Grant, who was a research associate professor at Sandia National Laboratories in New Mexico before joining Queen’s University in 2021, is an expert on high-performance networking and power management for extreme scale (“exascale,” or a billion-billion operations per second) computing systems. His research is being used in every currently announced upcoming exascale systems around the world.
Grant said that Canada having an actual sovereign compute strategy – like the nations investing in large and powerful supercomputers do – is as important as the country having its own Pan-Canadian AI Strategy, which it has.
Although Canada is recognized internationally for its AI researchers, “if we’d had a Canadian sovereign compute strategy, we could be world leaders in supercomputing as well. We’d own both, we would have been doing both,” he said.

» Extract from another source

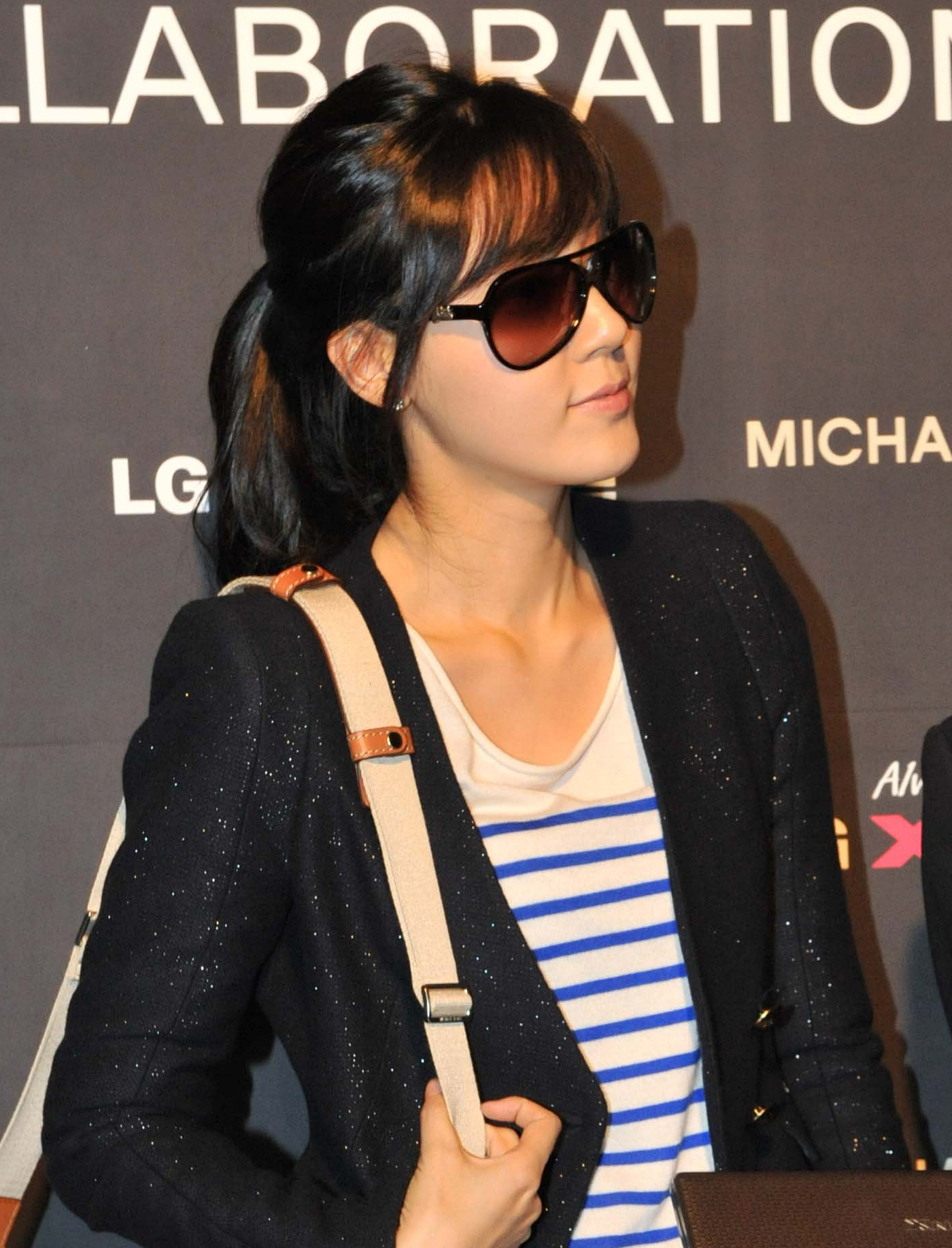 엑스노트 마이클 코어스 에디션 론칭 행사에 참석한 김하늘

Most countries – especially those at the cutting edge of AI development – use a mix of contracted cloud computing services, supercomputers dedicated to academic research, and “on-premises” domestic exascale supercomputers for industry and national security uses, Grant said. Exascale computers are the biggest and fastest systems in the world.

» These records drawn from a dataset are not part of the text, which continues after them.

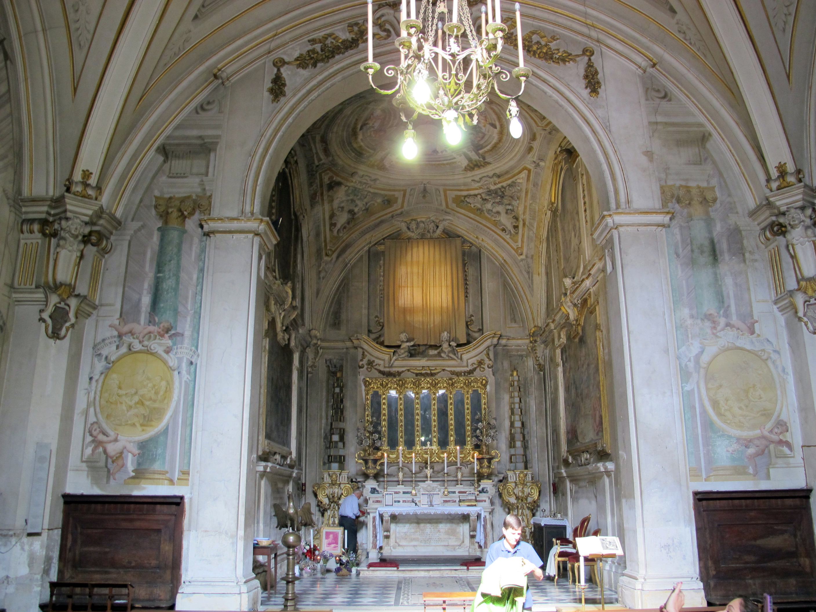 Capitolo della ss. annunziata
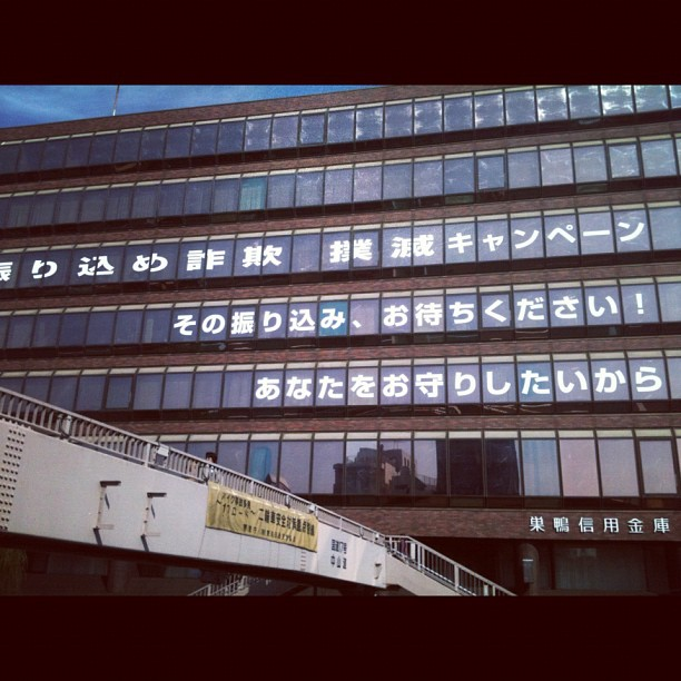 振り込め詐欺 撲滅キャンペーン [1] 巣鴨信用金庫
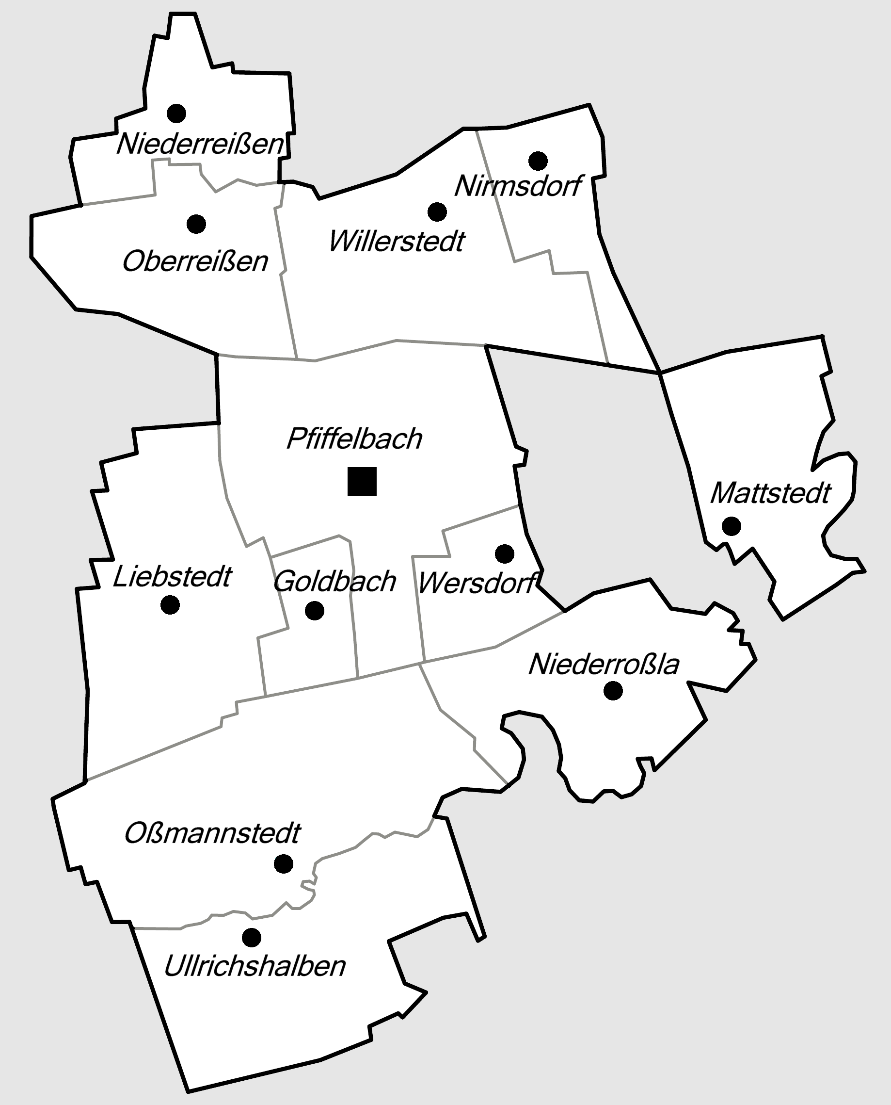 Gemeindegliederung Ilmtal-Weinstraße.

Canada has five major supercomputers that are part of a national research computing infrastructure for researchers for open research, and which is coordinated by the Digital Research Alliance of Canada.
These supercomputers are housed at McGill University, Simon Fraser University, University of Victoria, University of Toronto, and University of Waterloo.
As of September 2024, Canada’s most powerful supercomputer ranks 123rd in the world, making Canada the only G7 nation without a supercomputer in the Top 50.
The country doesn’t have its own supercomputer that can serve security-sensitive government departments and organizations, or industries with security-sensitive data – such as defence contractors – that they don’t want to trust to a contracted cloud service, Grant noted.
Cloud services can play a role in providing Canada with sufficient compute power, but they have several disadvantages compared with an on-premises supercomputer, he said.
“I think that cloud services could have a role long term as a supplemental third thing that we do as a country. But to go exclusively cloud brings up all sorts of disadvantages.”
“It’s not the way to fix the road, it’s how to patch a pothole today so we will then have a pothole again in a year,” Grant added.
One of the disadvantages of cloud services is that most of them are currently operated by foreign companies, such as Amazon, Google and Microsoft in the U.S.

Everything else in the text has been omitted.